Tras el fin del despeje vino el terror de las bombas, que lanzó el Ejército y llegaron a hacer arder la serranía durante días. Eso no fue todo. A un presidente de junta lo mataron por equivocación y a algunos de nuestros conocidos los encarcelaron con la falsa acusación de ser líderes guerrilleros, por mencionar sólo dos casos. Las señoras vieron guerrilleras mochas por haber pisado las minas que sus compañeros habían plantado y soldados llorando la pérdida de un amigo. Muchos se fueron. Las historias son interminables y espeluznantes. Fue el horror.

Desde hace ya más de un año se respira un nuevo aire. En La Macarena, la paz es muy concreta y su enorme significado está anclado a miles de detalles. “Pude volver a dormir”, me dijo Sofía. Clemencia espera a su hija con ilusión: lleva cuatro de sus 17 años en las Farc y aún tiene la vida por delante. Quieren olvidar, en vez de reclamar cuentas pendientes. ¿Para qué poner en riesgo esta calma?

Claro que hay nerviosismo por la posible llegada de la delincuencia o, peor aún, de algún grupo armado. En esa zona de parques muchos han desarrollado una conciencia ambiental y están preocupados por la pesca y la tala desmedidas. También tienen una expectativa incrédula ante los nuevos proyectos que propone Parques Nacionales y mucho miedo ante la posibilidad de que los expulsen o los judicialicen por vivir donde está prohibido, les dinamiten los puentes o les cierren las carreteras. Varias veces escuchamos: “Estamos aburridos y le vamos a vender a un caqueteño”, lo que sólo ayudaría a acelerar la deforestación.

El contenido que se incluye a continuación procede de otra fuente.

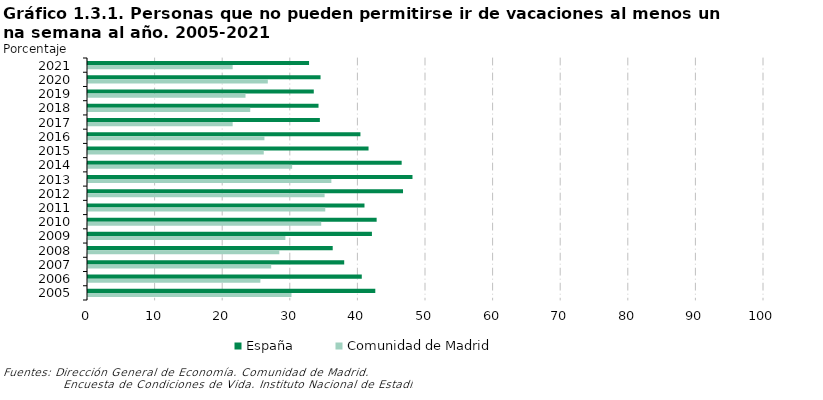
| Category | España | Comunidad de Madrid |
|---|---|---|
| 2021 | 32.7 | 21.4 |
| 2020 | 34.4 | 26.6 |
| 2019 | 33.4 | 23.3 |
| 2018 | 34.1 | 24 |
| 2017 | 34.3 | 21.4 |
| 2016 | 40.3 | 26.1 |
| 2015 | 41.5 | 26 |
| 2014 | 46.4 | 30.2 |
| 2013 | 48 | 36 |
| 2012 | 46.6 | 35 |
| 2011 | 40.9 | 35.1 |
| 2010 | 42.7 | 34.5 |
| 2009 | 42 | 29.2 |
| 2008 | 36.2 | 28.3 |
| 2007 | 37.9 | 27.1 |
| 2006 | 40.5 | 25.5 |
| 2005 | 42.5 | 30.1 |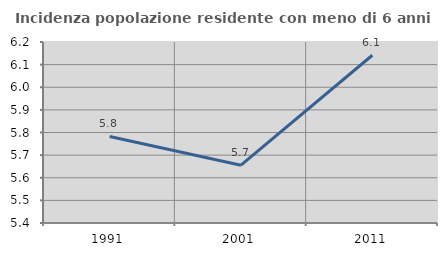
| Category | Incidenza popolazione residente con meno di 6 anni |
|---|---|
| 1991.0 | 5.783 |
| 2001.0 | 5.656 |
| 2011.0 | 6.141 |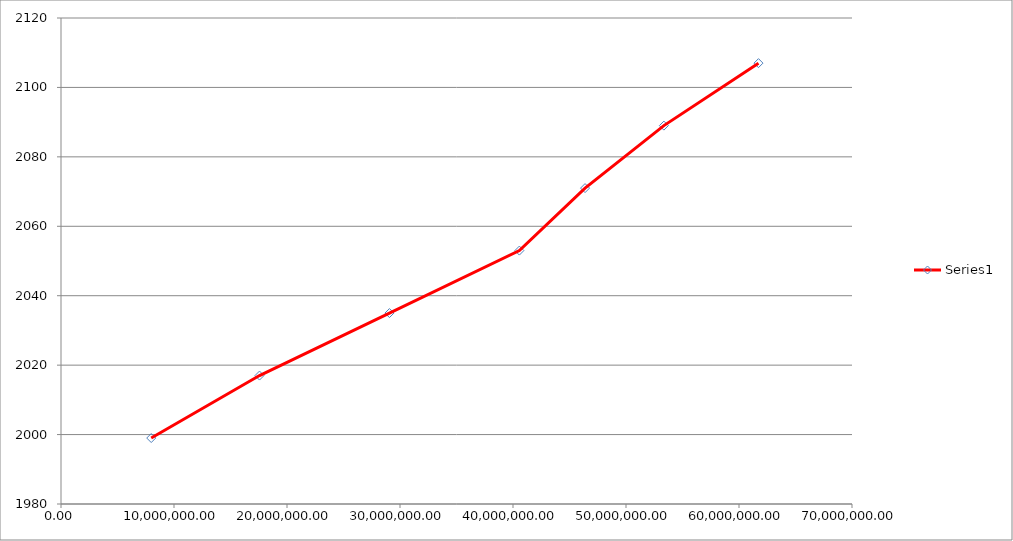
| Category | Series 0 |
|---|---|
| 7985000.0 | 1999 |
| 17567000.0 | 2017 |
| 29065400.0 | 2035 |
| 40563800.0 | 2053 |
| 46376880.0 | 2071 |
| 53352576.0 | 2089 |
| 61723411.2 | 2107 |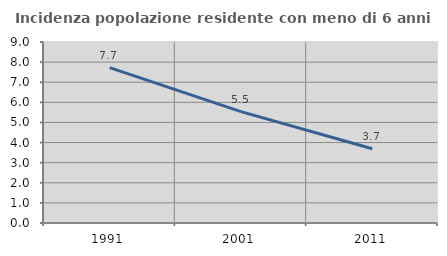
| Category | Incidenza popolazione residente con meno di 6 anni |
|---|---|
| 1991.0 | 7.725 |
| 2001.0 | 5.539 |
| 2011.0 | 3.691 |

Con todo, es un tiempo de esperanza. Si en la zona donde estuvo el centro se pueden retirar las minas antipersonal que debe haber, y si los vecinos no acaban con las dantas, tal vez se pueda retomar el trabajo interrumpido hace 15 años. La universidad podría trabajar de la mano de los antiguos guerrilleros, el Ejército, Parques y, sobre todo, la comunidad vecina. Y entonces usted, que lee este texto, podría navegar por el río con esa hermosa serranía de fondo y ver a la hija de la churuca de frente ancha.